As the COVID-19 pandemic continues, living with the virus will last for a certain period of time. On the one hand, life cannot return to the old days before the vaccine provides good protection against the pandemic, which requires suppressing efforts from both the government and citizens. On the other hand, even when the drastic increase in the number of Corona infections is likely to overload the health system, strict rules such as “lockdown” and night-time curfew imposed by the government may face significant resistance from citizens, without which effective containment is impossible. In this way, regular control measures instead of response in emergency mode are more favored, and targeted suppression response with to the best closing management loopholes is therefore recommended. Under this circumstance, communities become the main battle field and the critical frontline for suppressing COVID-19. Considering China’s successful transition to the regular control phase, this article analyzes the challenges in community involvement posed by the transition from the emergency mode, based on the IRGC (International Risk Governance Council) risk governance framework. Even for China, the current “normal” containment routine did not come easily. After around one year’s repetitive transition between emergency mode and regular control mode, it seems that targeted suppression measures worked. China’s experiences may be of help to countries in the tough fight against COVID-19 as confirmed cases resurge. The war between humans and the virus will not come to a halt as long as COVID-19 cases spiral globally. For the moment, vigilance is still needed.

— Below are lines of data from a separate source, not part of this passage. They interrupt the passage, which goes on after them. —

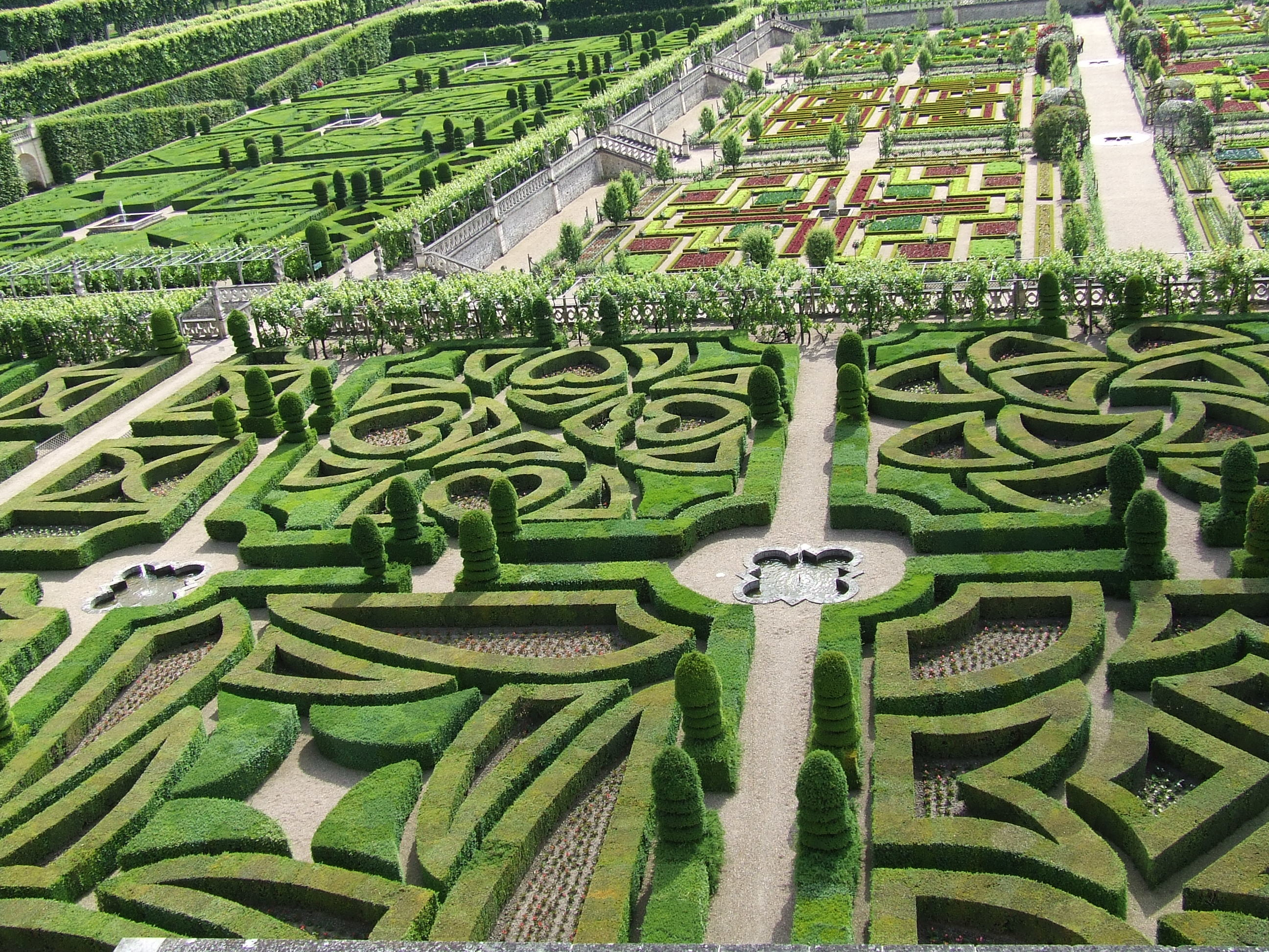 Ornamental formierter Liebesgarten im Schlossgarten von Château de Vaux-le-Vicomte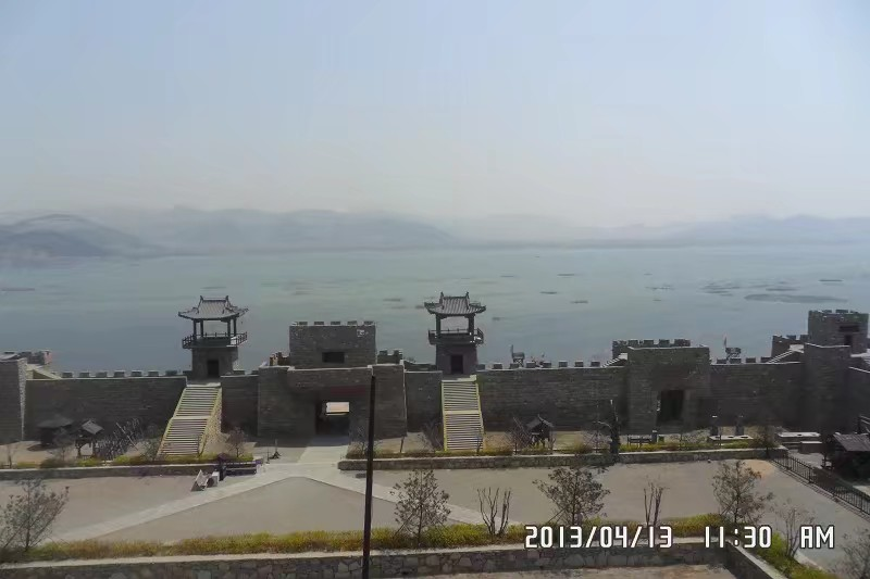 东平境内的六工山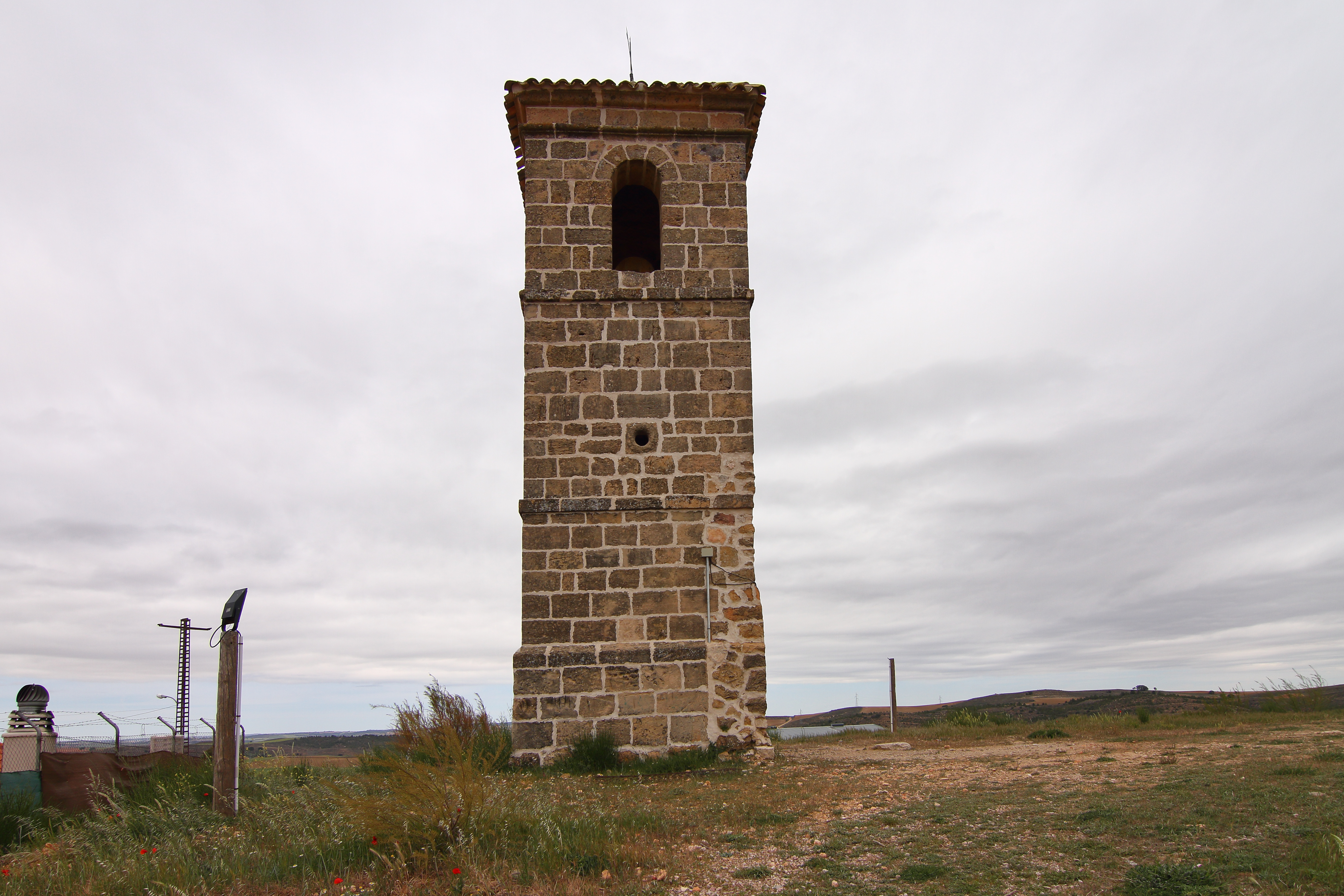 Cervera del Llano, Ermita de San Tiburcio, 01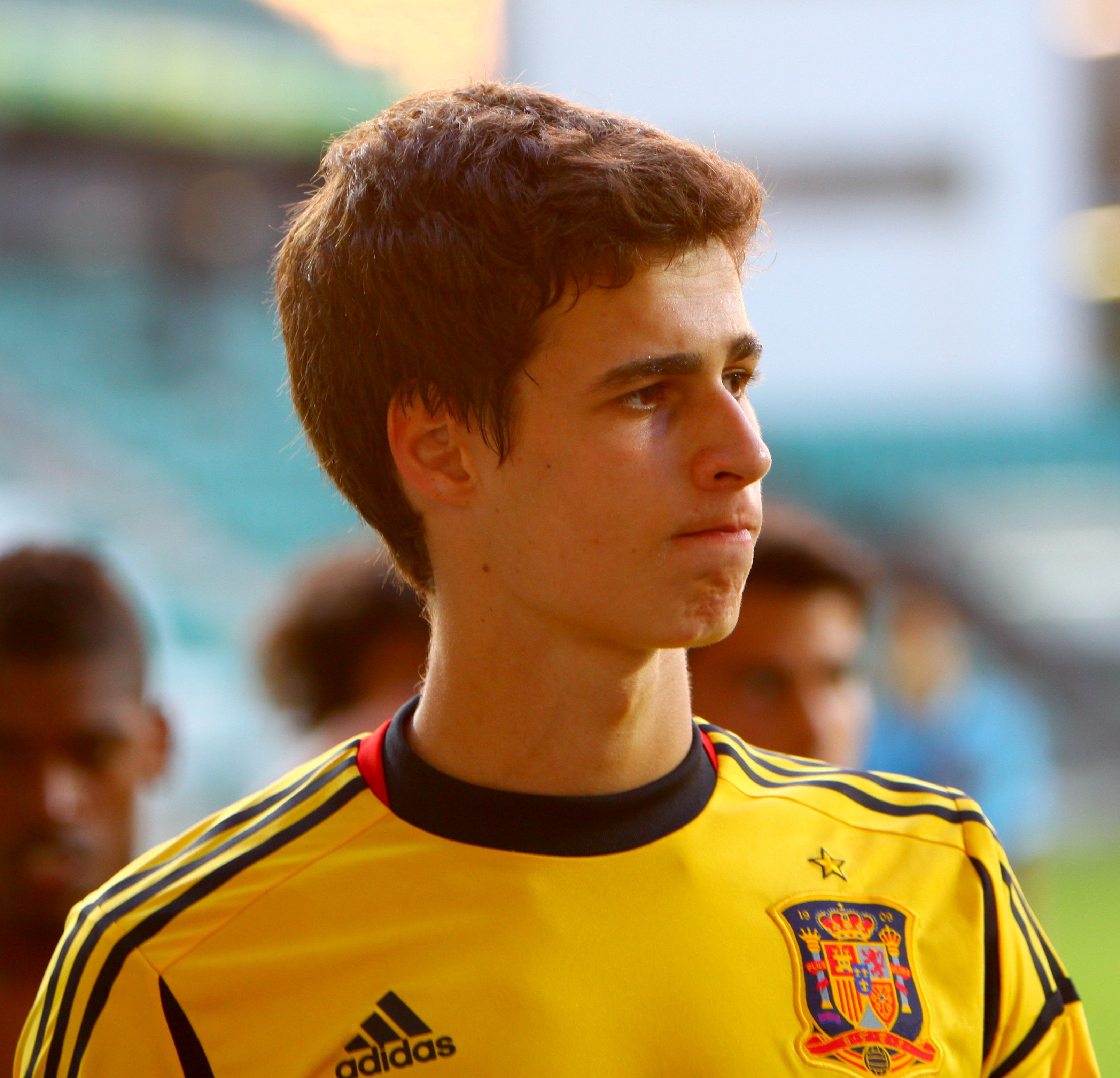 U-19 Portugal vs Spain.

Analysis from the Risk Governance Perspective

Globally, responses to COVID-19 have been created by different national governments, the variation of which evolves with conditions of the disease spread, governments’ interventions, and citizens’ reactions.10 To enhance responses to the pandemic, medical professionals, policymakers, and the public play respective but indispensably important roles in the whole process. The risk governance framework, developed by the IRGC, integrating assessment and management, can be used as a tool for policymakers and others to shape effective risk responses. It provides an interdisciplinary approach and an analytical structure to identify, assess, handle, and communicate risks in a broad context. It proposes how to integrate effective involvement of stakeholders and come up with management strategies, to help understand a risk and decide what to do about it for which deficits can exist in risk governance structures and processes.11 The added value of the IRGC framework was evaluated in the infectious disease control based on Dutch case studies: Unlike the classical top-down risk management approach, the application of the IRGC framework enables the inclusion of stakeholders’ perception and preferences, which could enhance the effectiveness and acceptance of infectious disease governance.12 The IRGC framework was also used to analyze, assess and manage emerging health risks attributed to vector-borne diseases to help provide operational guidelines in a systematic way.13 Considering conflicting values among policymakers and the public, it was suggested that measures to contain the current pandemic should be grounded on both the scientific assessment and the perception assessment. After an overview of the COVID-19 outbreak and countries’ responses to it, recommendations were drawn from the IRGC framework to increase preparedness for future crises.14 There are few other studies applying the IRGC framework into the COVID-19 prevention and control. This article adds value for the approach employed in a dynamic and continuously changing context from China’s case, by discussing the distinction of risk governance in different periods.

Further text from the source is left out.